I remembered driving home years ago from Gibbons, a little town outside Edmonton. I was in Grade 8, maybe. I played guitar in a dance band. We were called The Good Friends. Organ, drums, guitar. Everything from Julida Polka to Una Paloma Blanca. Carol and Sandra and me trying to keep up. We played weddings and community parties and Knights of Columbus dos. People still said dos. That night we had played a rodeo dance. Our parents helped us set up and tear down. My dad was carrying a speaker stack on his shoulder when he slipped off the stage. I remember the red sparks that shot up like a crack from a bonfire when he, his Old Port cigarillo still between his teeth, hit the ground. Then he drove home in silence with a broken collarbone.

Hospital

I walked into the emergency ward injured, and they took me in. I started to cry quietly. I had no choice. I felt a swoosh of emotion moving up like an elevator to my eyes. A nurse handed me a tissue. I sat on a bed in a room in which a lot of people moved and looked at equipment and asked me my birthday. Wires were attached to my chest. Everybody was so kind and gentle. A doctor explained they would first try to reset my shoulder with a little bit of drugs, if I could relax. I couldn't. I signed a document and then got oxygen and fentanyl and propofol and I saw the scene in front of me, the people, the equipment,  flicker up like a filmstrip. "Where is Shelagh?" I wondered after they had relocated my bones. She had sat just outside during the bodywork. The pros in that room were called away to a more serious case. I didn't catch their names, but thank you.






The Railway

I met kindness in the X-Ray room and kindness in the CT Scan room. Gentle picture takers. After the scan they wheeled my stretcher into the hallway and I lay there waiting for a porter to take me back to the room where Shelagh was waiting. It struck me that I was a passenger train waiting on a siding. Freight trains—linked wheeled metal carts containing medical supplies—were hauled by. I tried to convey this railway metaphor to the porter when he arrived. Unsuccessfully.

Twitter

I got back to my room and I was trending.

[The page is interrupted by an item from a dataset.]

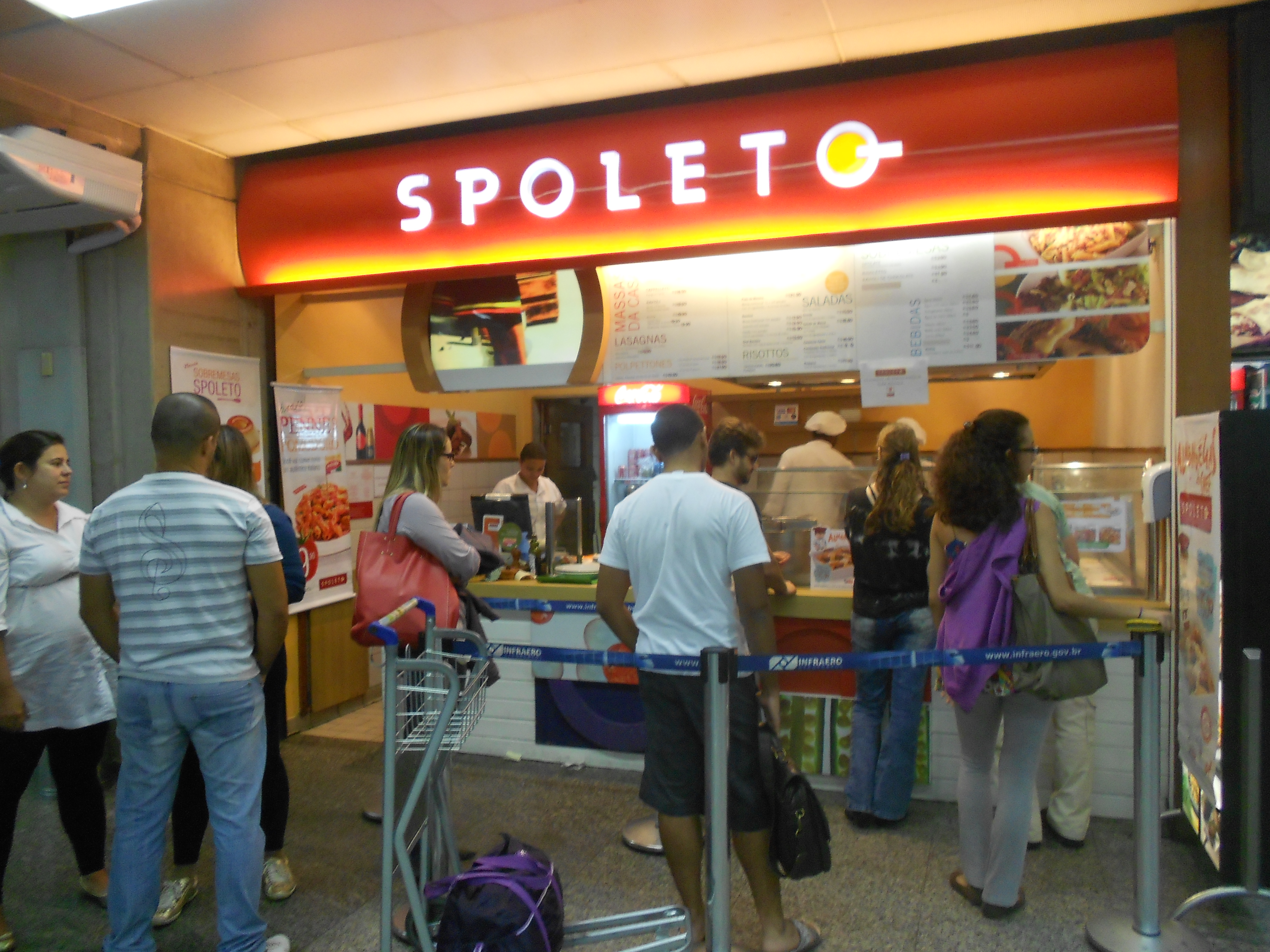 Spoleto, situado no Aeroporto Tom Jobim, no Galeão, Ilha do Governador, Rio de Janeiro, Brasil.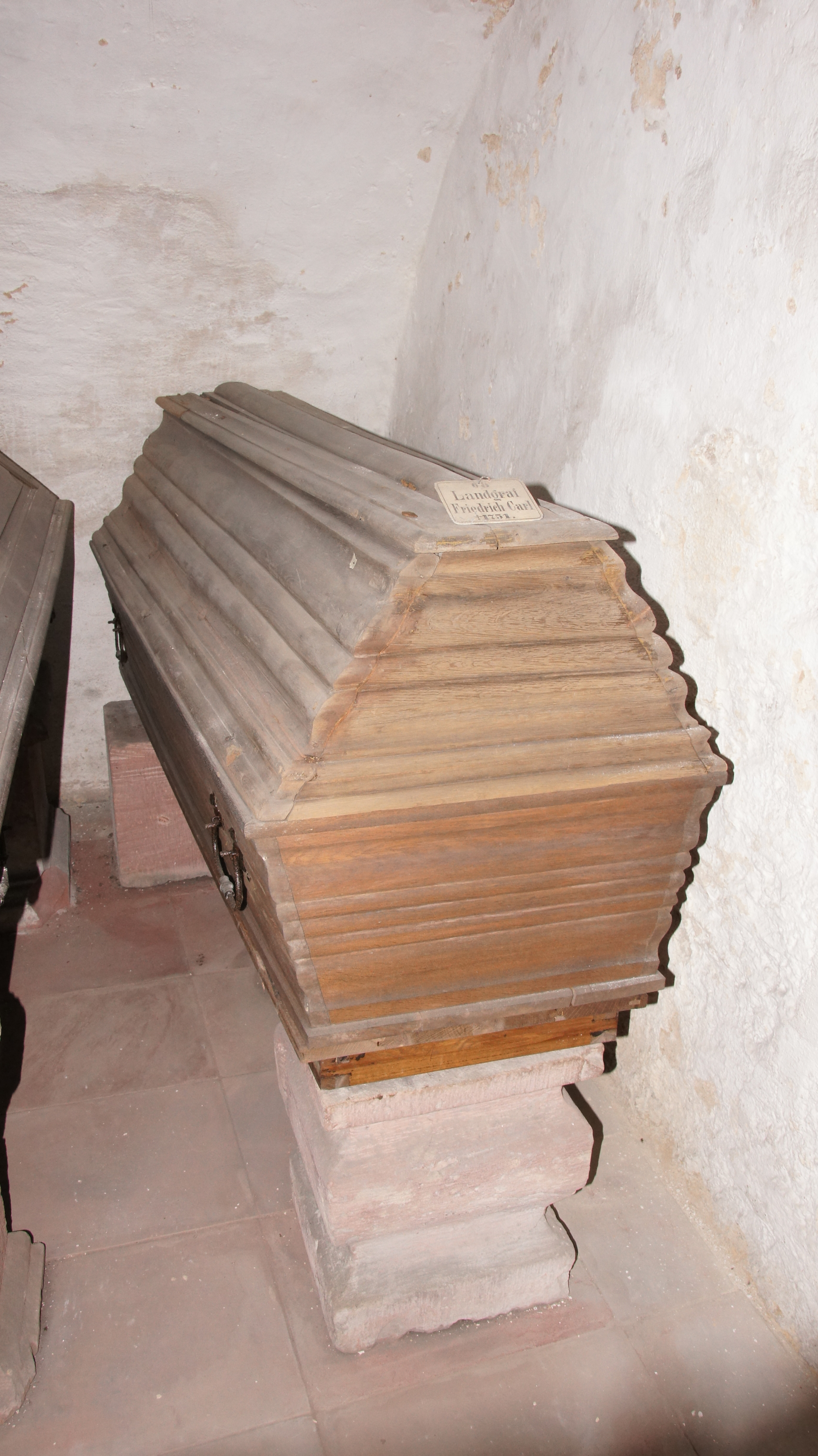 Bad Homburg vor der Höhe, Schloss, Gruft, Landgraf Friedrich IV

An hour or so earlier I had noticed my reflection in a hospital hallway mirror as I stared up from the stretcher. Shelagh cropped and posted it. These things are not in the vows. :)



My friends were with me.


Verdict

The doctor came back with good news: the bodywork had held. And bad news: The force of the dislocation had fractured the shoulder joint and done ligament damage.  Surgery might be necessary. I will find out in a couple of weeks. I tried my best to thank everyone. I thought about trying to make clear my gratitude by using my thank you-freight-train-car metaphor. "Thank you" is just a beat up looking freight car of a word but it is packed with love and gratitude. I thought better of trying to get that one out through the Percocet haze. But it's true.




The Streak

The fall put an end to my goal of riding a bicycle for 365 straight days, and taking a pic each day. I made it to Day 278. (My friends are sending me pics of their commutes to transform the streak into our streak! :) A week ago, on Day 274, I rode east over the Groat Road bridge into a bruise of a sunrise. Yellow, red, purple, blue. We don't start each day fresh. We start each day bruised. And we take care of the bruised.



Postscript

A bright orange package poked out of the mailbox this morning. The green customs declaration declared: 1 Book, Gift. The return address was Oulu, Finland. Now, what is as thrilling as an unexpected package from afar? A package in the mail from afar reconstitutes distance, remakes the big world. It has moved through that big world. Yes, I then recalled, this is the kindness of my friend Timo. Timo, who is the president of Winter Cycling Federation, and I had been in a Twitter conversation a month ago with Anders, the chair of Canada Bikes, about the need to read a book by Mauri Myllylä. And here it was at precisely the time I needed it to be here. I used scissors and my teeth to open the package. It cheered me up, and pointed the way back.